Data for processing Start Marker

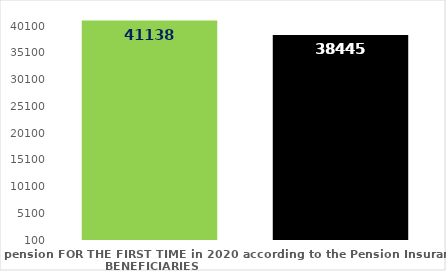
| Category | broj korisnika |
|---|---|
| Pension beneficiaries entitled to pension FOR THE FIRST TIME in 2020 according to the Pension Insurance Act  - NEW BENEFICIARIES | 41138 |
| Pension beneficiaries whose pension entitlement ceased in 2020  -  death caused,   
and who were retired according to the Pension Insurance Act   | 38445 |

Data for processing End Marker

Exercise requirements
Scan the records above for the string "according", then select every line that holds it.

Answer box
| Pension beneficiaries entitled to pension FOR THE FIRST TIME in 2020 according to the Pension Insurance Act  - NEW BENEFICIARIES | 41138 |
and who were retired according to the Pension Insurance Act   | 38445 |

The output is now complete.